### INFORMATION GIVEN:
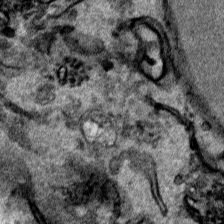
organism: Human
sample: Mitochondria in HCT116 cells
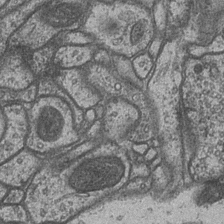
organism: Drosophila
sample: Optic medulla
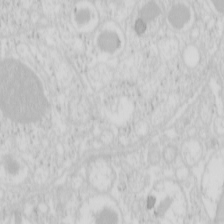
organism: Mouse
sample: Pancreas
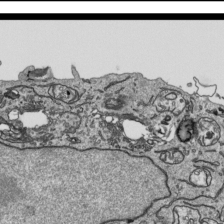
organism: Human
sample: Mitochondria in HCT116 cells
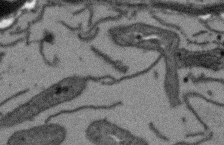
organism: Arabidopsis thaliana
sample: Root tip
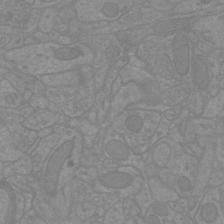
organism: Mouse
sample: Cortical neurons
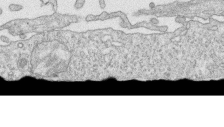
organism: Human
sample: HeLa cell HIV synapse
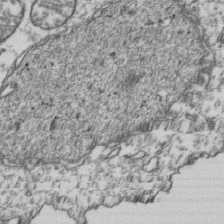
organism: Human
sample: Activated Jurkat CD4+ T cells
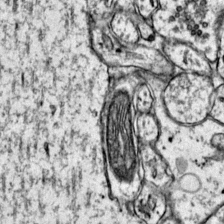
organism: Mouse
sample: Primary visual cortex
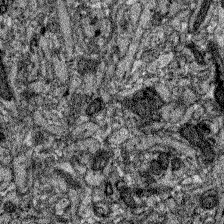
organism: Zebrafish
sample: Larval olfactory bulb
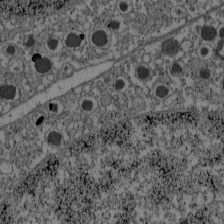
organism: C57BL Mouse
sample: Pancreatic islet
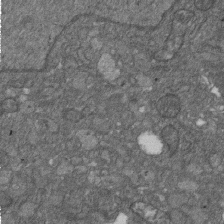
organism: Drosophila
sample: Nephrocyte
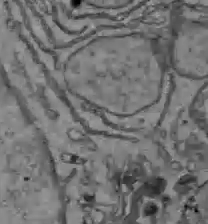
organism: C57BL Mouse
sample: Liver
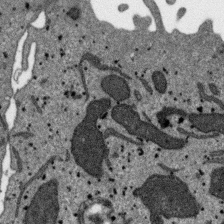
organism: Human
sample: Lung epithelial cells, uninfected (mock) control
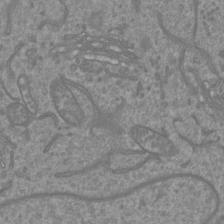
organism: Mouse
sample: Cortical neurons
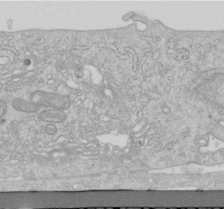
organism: Human
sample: Centriole in RPE cells
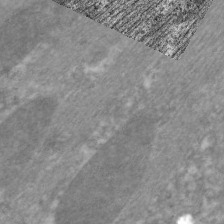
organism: C. elegans
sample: Pharynx
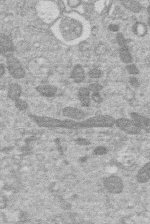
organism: Human
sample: Macrophage cells
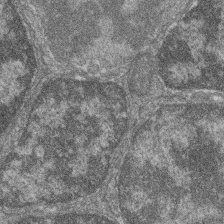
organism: Zebrafish
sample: Cilia; retinal pigment epithelium
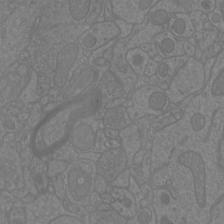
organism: Mouse
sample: Cortical neurons
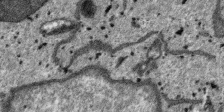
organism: Human
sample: Lung epithelial cells, uninfected (mock) control
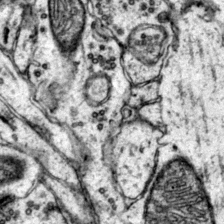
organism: Mouse
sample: Primary visual cortex
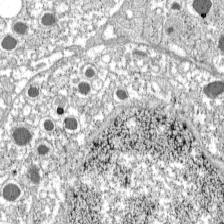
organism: C57BL Mouse
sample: Pancreatic islet
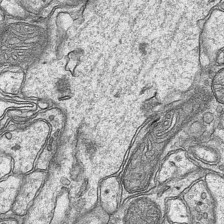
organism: Mouse
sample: CA1 Hippocampus
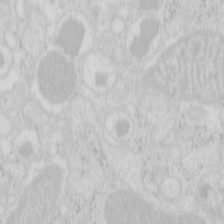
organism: Mouse
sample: Pancreas
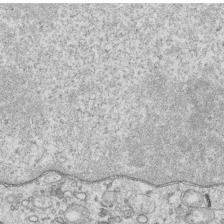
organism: Human
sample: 1205lu cells
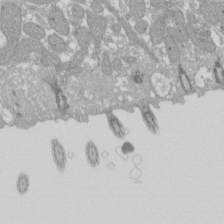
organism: Xenopus
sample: Cilia; centrioles in frog embryo cells
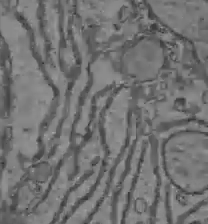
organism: C57BL Mouse
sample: Liver
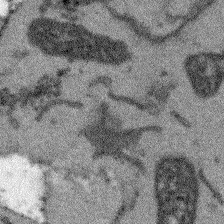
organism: Arabidopsis thaliana
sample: Root tip
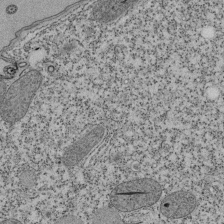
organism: Tetrahymena
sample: Cilia in tetrahymena
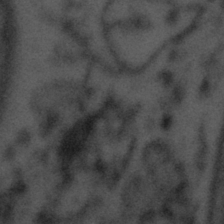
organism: Tuwongella immobilis
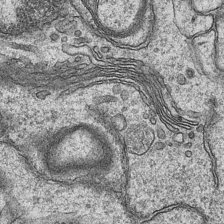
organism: Mouse
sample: CA1 Hippocampus
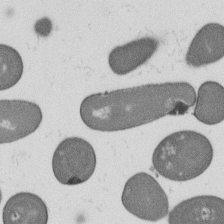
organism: B. subtilis
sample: Bacterial spore
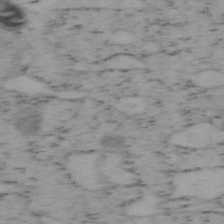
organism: Mouse
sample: OT-I killer T cells with ID8 ovarian cancer cells
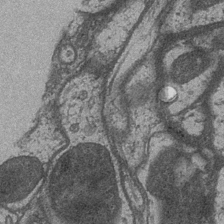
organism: Drosophila
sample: Optic medulla
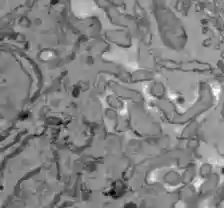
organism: C57BL Mouse
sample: Liver
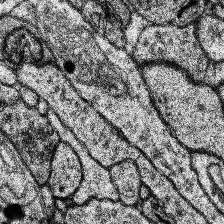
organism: Human
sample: Temporal Lobe
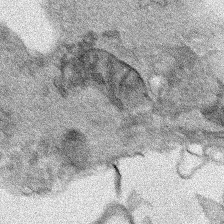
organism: Human
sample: Mitochondria in HCT116 cells
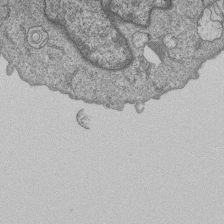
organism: Human
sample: MDA-MB-231 cells
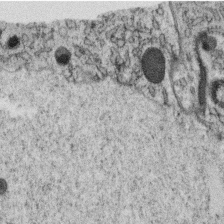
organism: C. elegans
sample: C. elegans oocyte; sperm cells
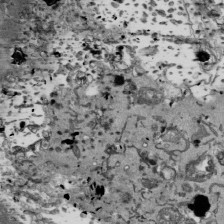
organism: Mouse
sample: ED-1 cell nuclei; centrioles
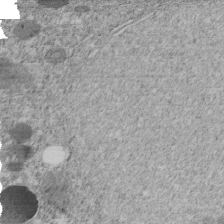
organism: C. elegans
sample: C. elegans embryo early stage
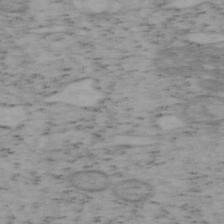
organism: Mouse
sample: OT-I killer T cells with ID8 ovarian cancer cells
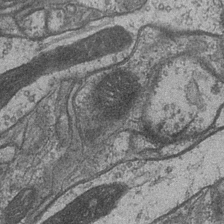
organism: Drosophila
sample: Optic medulla
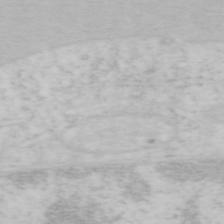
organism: Mouse
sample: OT-I killer T cells with ID8 ovarian cancer cells
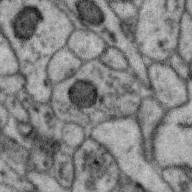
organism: Zebra finch
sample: Brain
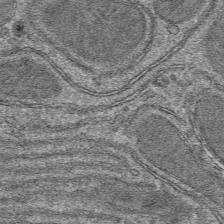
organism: Mouse
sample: Mouse hepatocytes
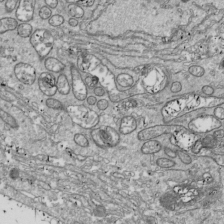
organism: Drosophila
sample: Cell division; meiosis; drosophila spermatocytes
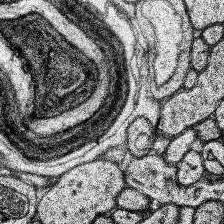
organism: Human
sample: Temporal Lobe
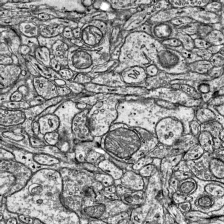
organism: Mouse
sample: Visual Cortex
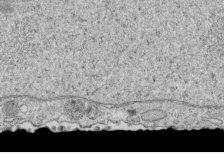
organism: Human
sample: HeLa cell HIV synapse
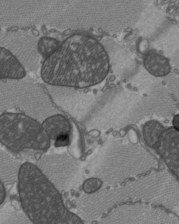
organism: C57BL Mouse
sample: Heart
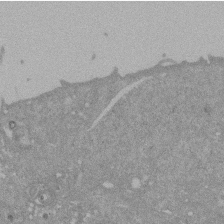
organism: Mouse
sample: ED-1 cell nuclei; centrioles
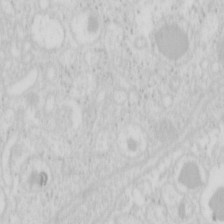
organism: Mouse
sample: Pancreas
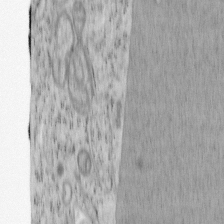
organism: Human
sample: HeLa cells
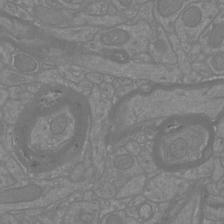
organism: Mouse
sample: Cortical neurons
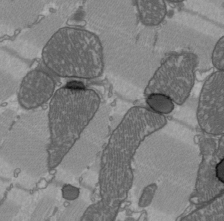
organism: C57BL Mouse
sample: Heart
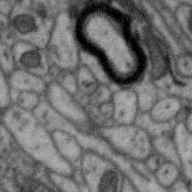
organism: Zebra finch
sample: Brain
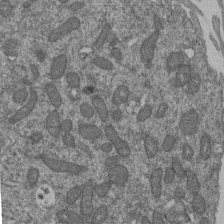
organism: Human
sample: Retinal organoid Rod and Cone cells
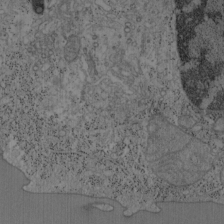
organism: Mouse
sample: OT-I killer T cells with ID8 ovarian cancer cells

### EXERCISE OBJECTIVE:
In your copy, leave out the pictures and reproduce the material above exactly.

### OUTPUT BELOW:
organism: Human
sample: Mitochondria in HCT116 cells
organism: Drosophila
sample: Optic medulla
organism: Mouse
sample: Pancreas
organism: Human
sample: Mitochondria in HCT116 cells
organism: Arabidopsis thaliana
sample: Root tip
organism: Mouse
sample: Cortical neurons
organism: Human
sample: HeLa cell HIV synapse
organism: Human
sample: Activated Jurkat CD4+ T cells
organism: Mouse
sample: Primary visual cortex
organism: Zebrafish
sample: Larval olfactory bulb
organism: C57BL Mouse
sample: Pancreatic islet
organism: Drosophila
sample: Nephrocyte
organism: C57BL Mouse
sample: Liver
organism: Human
sample: Lung epithelial cells, uninfected (mock) control
organism: Mouse
sample: Cortical neurons
organism: Human
sample: Centriole in RPE cells
organism: C. elegans
sample: Pharynx
organism: Human
sample: Macrophage cells
organism: Zebrafish
sample: Cilia; retinal pigment epithelium
organism: Mouse
sample: Cortical neurons
organism: Human
sample: Lung epithelial cells, uninfected (mock) control
organism: Mouse
sample: Primary visual cortex
organism: C57BL Mouse
sample: Pancreatic islet
organism: Mouse
sample: CA1 Hippocampus
organism: Mouse
sample: Pancreas
organism: Human
sample: 1205lu cells
organism: Xenopus
sample: Cilia; centrioles in frog embryo cells
organism: C57BL Mouse
sample: Liver
organism: Arabidopsis thaliana
sample: Root tip
organism: Tetrahymena
sample: Cilia in tetrahymena
organism: Tuwongella immobilis
organism: Mouse
sample: CA1 Hippocampus
organism: B. subtilis
sample: Bacterial spore
organism: Mouse
sample: OT-I killer T cells with ID8 ovarian cancer cells
organism: Drosophila
sample: Optic medulla
organism: C57BL Mouse
sample: Liver
organism: Human
sample: Temporal Lobe
organism: Human
sample: Mitochondria in HCT116 cells
organism: Human
sample: MDA-MB-231 cells
organism: C. elegans
sample: C. elegans oocyte; sperm cells
organism: Mouse
sample: ED-1 cell nuclei; centrioles
organism: C. elegans
sample: C. elegans embryo early stage
organism: Mouse
sample: OT-I killer T cells with ID8 ovarian cancer cells
organism: Drosophila
sample: Optic medulla
organism: Mouse
sample: OT-I killer T cells with ID8 ovarian cancer cells
organism: Zebra finch
sample: Brain
organism: Mouse
sample: Mouse hepatocytes
organism: Drosophila
sample: Cell division; meiosis; drosophila spermatocytes
organism: Human
sample: Temporal Lobe
organism: Mouse
sample: Visual Cortex
organism: Human
sample: HeLa cell HIV synapse
organism: C57BL Mouse
sample: Heart
organism: Mouse
sample: ED-1 cell nuclei; centrioles
organism: Mouse
sample: Pancreas
organism: Human
sample: HeLa cells
organism: Mouse
sample: Cortical neurons
organism: C57BL Mouse
sample: Heart
organism: Zebra finch
sample: Brain
organism: Human
sample: Retinal organoid Rod and Cone cells
organism: Mouse
sample: OT-I killer T cells with ID8 ovarian cancer cells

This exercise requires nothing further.